- **PROBLEM DETAILS**: Reproduce, from the lines below, exactly the stretch that begins at the line containing "叡山電鉄叡山本線出町柳駅の構" and ends at the line containing "Autor Robert Nippoldt", both included.

- **AVAILABLE RECORDS**:

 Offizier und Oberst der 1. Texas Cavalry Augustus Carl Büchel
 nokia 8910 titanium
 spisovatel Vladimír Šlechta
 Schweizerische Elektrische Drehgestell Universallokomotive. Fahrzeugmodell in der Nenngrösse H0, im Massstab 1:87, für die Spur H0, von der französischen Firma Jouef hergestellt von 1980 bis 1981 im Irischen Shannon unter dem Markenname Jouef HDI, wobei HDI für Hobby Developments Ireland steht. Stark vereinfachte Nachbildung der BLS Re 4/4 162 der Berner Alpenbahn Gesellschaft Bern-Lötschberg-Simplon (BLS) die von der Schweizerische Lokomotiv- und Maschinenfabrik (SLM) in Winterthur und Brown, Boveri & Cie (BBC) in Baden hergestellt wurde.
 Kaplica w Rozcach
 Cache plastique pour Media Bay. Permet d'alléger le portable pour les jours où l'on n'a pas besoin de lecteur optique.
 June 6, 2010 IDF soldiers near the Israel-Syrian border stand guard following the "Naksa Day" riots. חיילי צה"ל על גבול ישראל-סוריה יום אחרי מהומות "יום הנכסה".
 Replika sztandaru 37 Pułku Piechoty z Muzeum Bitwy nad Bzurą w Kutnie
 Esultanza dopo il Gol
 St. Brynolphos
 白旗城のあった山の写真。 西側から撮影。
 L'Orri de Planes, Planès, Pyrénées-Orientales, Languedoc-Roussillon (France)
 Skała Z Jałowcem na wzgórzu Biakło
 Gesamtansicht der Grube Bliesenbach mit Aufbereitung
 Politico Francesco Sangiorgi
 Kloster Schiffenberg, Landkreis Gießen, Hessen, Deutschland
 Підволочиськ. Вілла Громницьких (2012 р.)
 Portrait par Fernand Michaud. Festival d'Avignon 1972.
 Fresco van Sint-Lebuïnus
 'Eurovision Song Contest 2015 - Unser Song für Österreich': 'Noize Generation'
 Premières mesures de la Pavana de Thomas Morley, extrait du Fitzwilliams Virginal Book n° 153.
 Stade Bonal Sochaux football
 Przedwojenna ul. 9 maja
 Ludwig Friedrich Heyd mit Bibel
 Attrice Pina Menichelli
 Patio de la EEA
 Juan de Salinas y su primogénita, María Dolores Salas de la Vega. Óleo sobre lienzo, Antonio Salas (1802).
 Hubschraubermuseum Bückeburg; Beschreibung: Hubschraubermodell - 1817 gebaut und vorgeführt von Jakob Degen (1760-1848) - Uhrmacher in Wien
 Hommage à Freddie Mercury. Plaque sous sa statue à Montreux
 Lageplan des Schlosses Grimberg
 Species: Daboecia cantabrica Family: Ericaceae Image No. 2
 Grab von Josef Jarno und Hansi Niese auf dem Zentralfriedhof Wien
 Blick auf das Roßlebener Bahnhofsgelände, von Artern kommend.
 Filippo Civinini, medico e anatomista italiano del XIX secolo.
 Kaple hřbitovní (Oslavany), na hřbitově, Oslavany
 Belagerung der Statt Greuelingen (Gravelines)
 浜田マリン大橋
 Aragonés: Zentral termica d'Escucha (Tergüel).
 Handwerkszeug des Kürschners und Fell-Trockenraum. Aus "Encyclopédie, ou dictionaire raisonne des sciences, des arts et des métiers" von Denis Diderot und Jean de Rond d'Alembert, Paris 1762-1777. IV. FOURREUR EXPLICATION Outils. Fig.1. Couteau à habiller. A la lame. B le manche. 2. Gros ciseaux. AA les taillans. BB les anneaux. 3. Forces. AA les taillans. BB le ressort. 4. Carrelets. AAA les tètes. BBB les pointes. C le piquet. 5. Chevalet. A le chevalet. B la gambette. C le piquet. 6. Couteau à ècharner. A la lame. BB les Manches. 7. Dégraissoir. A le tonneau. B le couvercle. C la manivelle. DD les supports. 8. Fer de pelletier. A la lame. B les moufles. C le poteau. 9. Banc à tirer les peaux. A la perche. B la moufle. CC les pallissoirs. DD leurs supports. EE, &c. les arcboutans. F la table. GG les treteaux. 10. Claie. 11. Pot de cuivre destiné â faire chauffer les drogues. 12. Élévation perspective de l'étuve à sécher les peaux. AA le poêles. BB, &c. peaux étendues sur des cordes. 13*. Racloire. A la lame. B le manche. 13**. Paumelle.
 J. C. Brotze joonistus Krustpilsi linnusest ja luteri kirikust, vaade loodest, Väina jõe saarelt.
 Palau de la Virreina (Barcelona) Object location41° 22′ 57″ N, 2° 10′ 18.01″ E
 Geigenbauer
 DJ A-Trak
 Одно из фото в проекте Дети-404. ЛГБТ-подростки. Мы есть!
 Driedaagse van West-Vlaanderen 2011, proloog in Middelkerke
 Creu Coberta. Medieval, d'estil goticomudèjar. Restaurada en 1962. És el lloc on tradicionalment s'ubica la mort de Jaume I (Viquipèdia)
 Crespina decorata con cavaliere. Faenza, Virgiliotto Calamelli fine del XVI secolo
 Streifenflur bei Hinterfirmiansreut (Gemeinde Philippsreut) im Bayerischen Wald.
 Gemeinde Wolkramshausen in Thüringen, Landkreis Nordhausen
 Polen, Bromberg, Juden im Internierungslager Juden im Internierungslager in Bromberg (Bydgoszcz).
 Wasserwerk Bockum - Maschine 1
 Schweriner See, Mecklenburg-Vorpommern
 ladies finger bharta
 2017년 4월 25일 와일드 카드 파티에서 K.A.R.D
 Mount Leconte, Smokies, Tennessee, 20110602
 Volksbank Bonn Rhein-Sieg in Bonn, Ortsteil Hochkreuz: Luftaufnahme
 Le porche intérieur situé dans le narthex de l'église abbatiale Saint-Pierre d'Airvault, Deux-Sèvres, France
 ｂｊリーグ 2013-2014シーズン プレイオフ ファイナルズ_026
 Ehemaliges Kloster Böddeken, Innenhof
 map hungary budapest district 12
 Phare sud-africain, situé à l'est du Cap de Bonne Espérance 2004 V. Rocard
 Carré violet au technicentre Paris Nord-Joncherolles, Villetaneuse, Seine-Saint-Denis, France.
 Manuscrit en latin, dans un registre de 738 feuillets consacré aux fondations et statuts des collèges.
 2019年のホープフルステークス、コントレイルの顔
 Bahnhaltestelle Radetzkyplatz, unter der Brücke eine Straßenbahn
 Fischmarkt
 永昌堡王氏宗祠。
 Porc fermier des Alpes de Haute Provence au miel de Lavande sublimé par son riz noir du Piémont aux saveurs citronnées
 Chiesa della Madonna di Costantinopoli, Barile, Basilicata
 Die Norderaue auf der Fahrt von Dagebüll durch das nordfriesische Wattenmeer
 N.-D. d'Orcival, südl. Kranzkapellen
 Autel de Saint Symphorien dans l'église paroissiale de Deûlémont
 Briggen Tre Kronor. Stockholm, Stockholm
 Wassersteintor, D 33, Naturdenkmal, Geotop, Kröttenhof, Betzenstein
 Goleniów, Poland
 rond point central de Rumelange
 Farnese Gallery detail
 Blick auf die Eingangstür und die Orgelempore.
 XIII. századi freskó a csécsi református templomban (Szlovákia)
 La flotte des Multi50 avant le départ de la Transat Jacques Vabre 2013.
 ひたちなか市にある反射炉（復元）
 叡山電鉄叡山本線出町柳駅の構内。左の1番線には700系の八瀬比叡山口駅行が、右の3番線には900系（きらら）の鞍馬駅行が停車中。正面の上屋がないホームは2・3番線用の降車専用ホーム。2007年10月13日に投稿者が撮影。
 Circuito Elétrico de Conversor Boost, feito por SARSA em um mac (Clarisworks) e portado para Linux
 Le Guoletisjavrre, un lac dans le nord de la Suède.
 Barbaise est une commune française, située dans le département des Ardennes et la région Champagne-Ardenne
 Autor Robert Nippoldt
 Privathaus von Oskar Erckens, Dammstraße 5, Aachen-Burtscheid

- **RESPONSE AREA**:
 叡山電鉄叡山本線出町柳駅の構内。左の1番線には700系の八瀬比叡山口駅行が、右の3番線には900系（きらら）の鞍馬駅行が停車中。正面の上屋がないホームは2・3番線用の降車専用ホーム。2007年10月13日に投稿者が撮影。
 Circuito Elétrico de Conversor Boost, feito por SARSA em um mac (Clarisworks) e portado para Linux
 Le Guoletisjavrre, un lac dans le nord de la Suède.
 Barbaise est une commune française, située dans le département des Ardennes et la région Champagne-Ardenne
 Autor Robert Nippoldt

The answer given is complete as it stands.